On Wed, Oct 20, 2010 at 18:26, JD Austin <
jd@twingeckos.com> wrote:
>
>
> On Wed, Oct 20, 2010 at 17:46, Lisa Kachold <lisakachold@obnosis.com>wrote:
>
>> ...<snip>
>> I don't see any benefit using Cisco phones over Polycom? It's nice to
>> have a well supported firmware also.
>>
>
> I agree! I've had a clients demand Cisco phones because it was 'what they
> knew they liked'. It was a trial by fire the first time to figure out how
> to make them work (registration and other issues at first) and I had to roll
> my own directory code but that wasn't that hard.
>
> Polycom makes great phones and so does Aastra. The main reason I like
> Aastra over Polycom isn't that their phones are better (they're on par with
> Polycom phones) but that they're much more asterisk savvy and way more
> approachable (I'm nobody and I have the direct line to the Western Regional
> sales manager).
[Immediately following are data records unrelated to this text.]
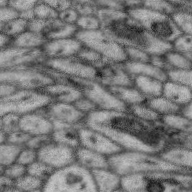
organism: Zebra finch
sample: Brain
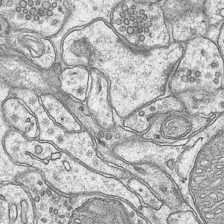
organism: Mouse
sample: CA1 Hippocampus
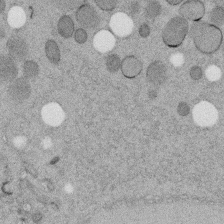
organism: C. elegans
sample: C. elegans embryo early stage
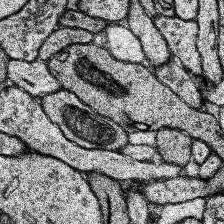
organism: Human
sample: Temporal Lobe
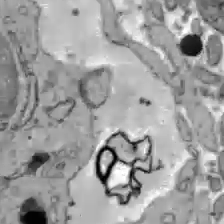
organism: C57BL Mouse
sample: Liver
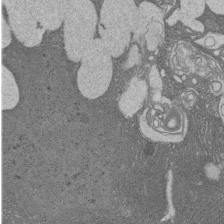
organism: Rat
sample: Salivary granule
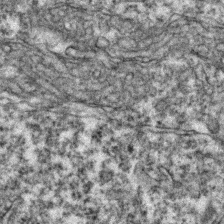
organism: Zebrafish
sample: Zebrafish embryo

Aastra phones even have a default mode where the phone asks
> you for it's extension number and password and it seeks out the PBX server
> (pretty neat) and a nice XML interface to make them do neat tricks.
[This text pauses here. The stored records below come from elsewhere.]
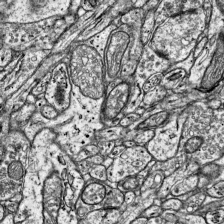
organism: Mouse
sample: Visual Cortex
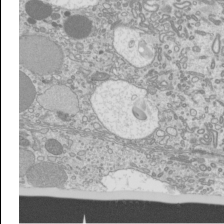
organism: Mouse
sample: Cilia; mouse epididymis
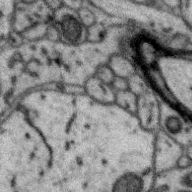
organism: Zebra finch
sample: Brain
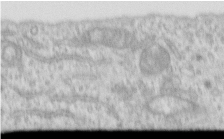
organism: Human
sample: Centriole in RPE cells
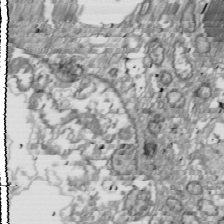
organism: Drosophila
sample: Cell division; meiosis; drosophila spermatocytes
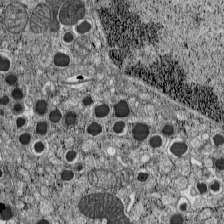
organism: C57BL Mouse
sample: Pancreatic islet

> Polycoms have an XML interface that you can drive from the server also.
> NetXUSA does a pretty good job of supporting Polycom on Asterisk here
> though.
>
One other big plus for Aastra phones is that they have no proprietary POE
issues to worry about (no special cable or power injector needed; even
cheapo dlink POE switches work). I wish more IP phone manufacturers
supported the IAX protocol (Asterisk's open source native protocol has less
overhead than SIP) but I guess they're hedging their bets and supporting the
protocol that everything uses (even though standards vary). The ones I did
find that did IAX were complete junk.